Блитт пожала плечами.
– Я думала, вы с ней договорились. Тебя не было, ты припоздала.
– Меня сегодня только из одиночки выпустили, всего минут на двадцать задержалась. Ну, может, на полчаса.
И тут я вспомнила, что краем уха слышала, как наши что-то говорили про Кеннеди.
– А Кеннеди… – как бы не выдать, что Лола ее колотила, – выздоровела уже?
– А ты что-то знаешь об этом?
– Нет, ничего.
– Ее сегодня выписали из лазарета. А вот твою сокамерницу, которая поджарилась, еще нет, – хмыкнула Блитт.
– А вы разве не слышали? Ко мне сегодня новенькую подселяют. – Я кивнула на экран.
У Блитт отвисла челюсть.
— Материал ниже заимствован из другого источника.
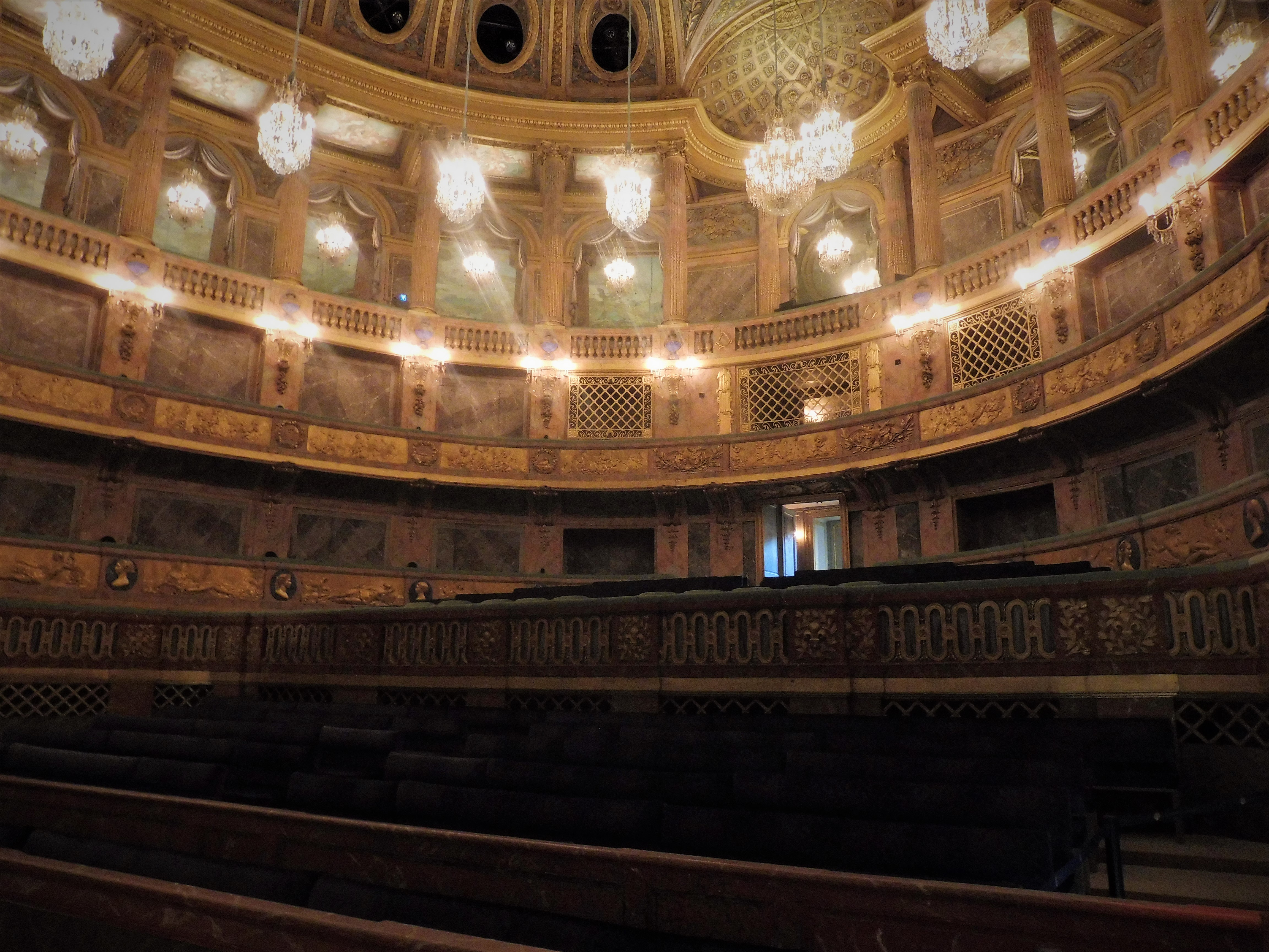 Vue générale de l'opéra royal du château de Versailles.
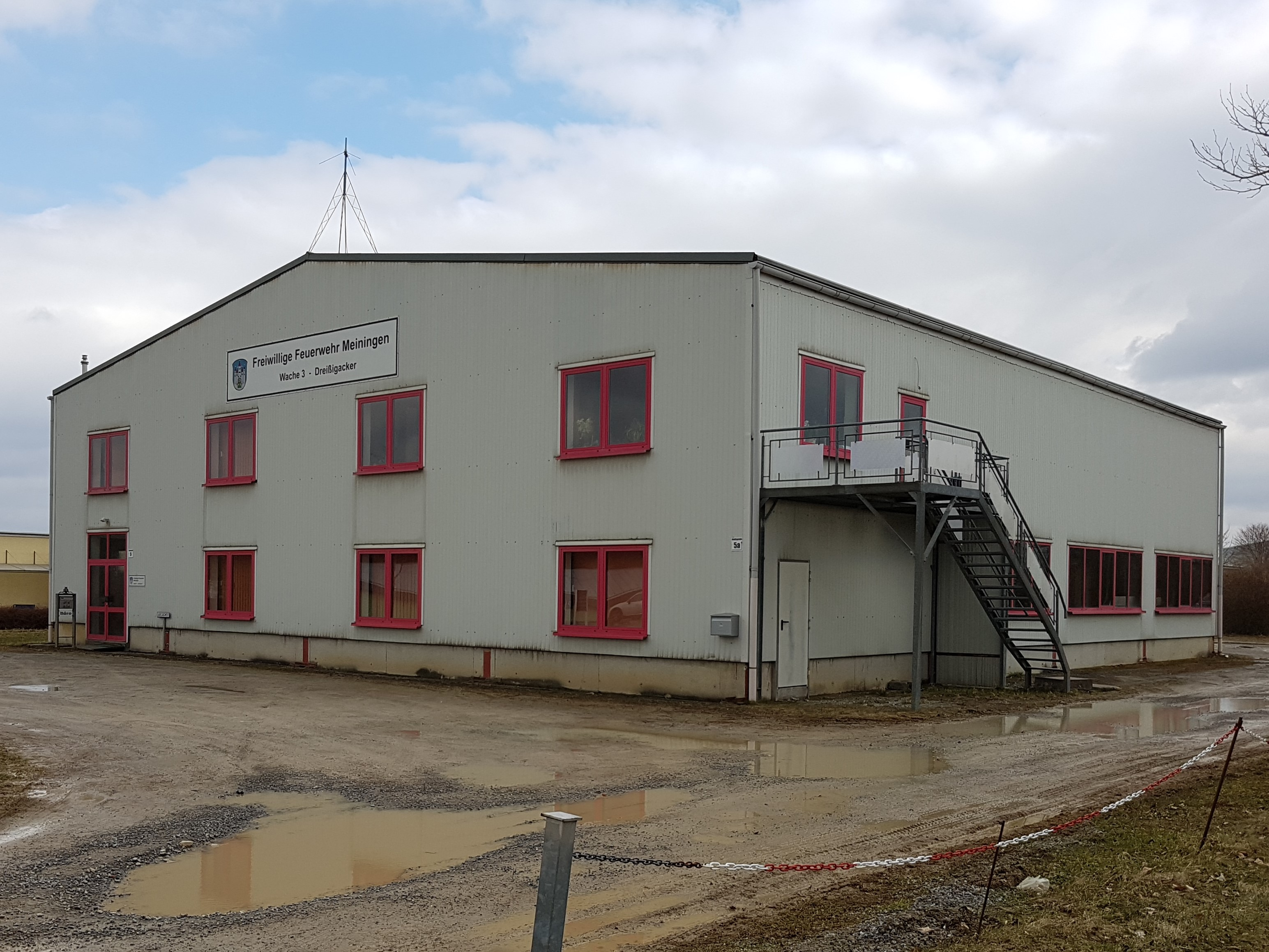 Gerätehaus der Freiwilligen Feuerwehr Meiningen, Wache 3 - Dreißigacker

Смешно.
Я рысью понеслась в третий корпус в надежде застать там Кеннеди. Блитт даже не окрикнула меня, чтобы я шла спокойно.
Кеннеди как раз выходила из корпуса, толкая перед собой тележку. Вся в синяках, лицо по цвету походило на кусок бекона (бекон я не ела с тринадцати лет). Но шагала она вполне бодро. Тележка вильнула в сторону, Кеннеди попыталась ее выправить, не смогла, и та воткнулась в противоположную стену. Упал томик стихов Рембо. Милое мальчишеское лицо шмякнулось об пол, но Каннибальша даже не остановилась.
Удивительно, что она вообще осталась жива после того, как Лола ее отделала.
– Кеннеди! Стой!
Она с трудом обернулась. Похоже, ей больно поворачивать голову. Ухо у нее распухло и посинело, как баклажан. Человеку, помнящему, что значит принимать чужие страдания близко к сердцу, даже стало бы ее жаль, наверное.
Однако мне наплевать на тот мешок из мяса и костей, на котором хорошенько оттопталась Лола. Мне наплевать на Лолу и на то, что она опасна, что может избить кого угодно – кто уж там будет следующей. Я сама изувечу Кеннеди, только бы вернуть мою тележку, мои книги.
Кеннеди вцепилась в тележку мертвой хваткой.
– Теперь я книжки развожу, Эмбер! – Когда она говорила, в уголках рта растягивались белые нити слюны. Она отпустила одну руку и утерла ею нос. – Тебя на кухню перевели.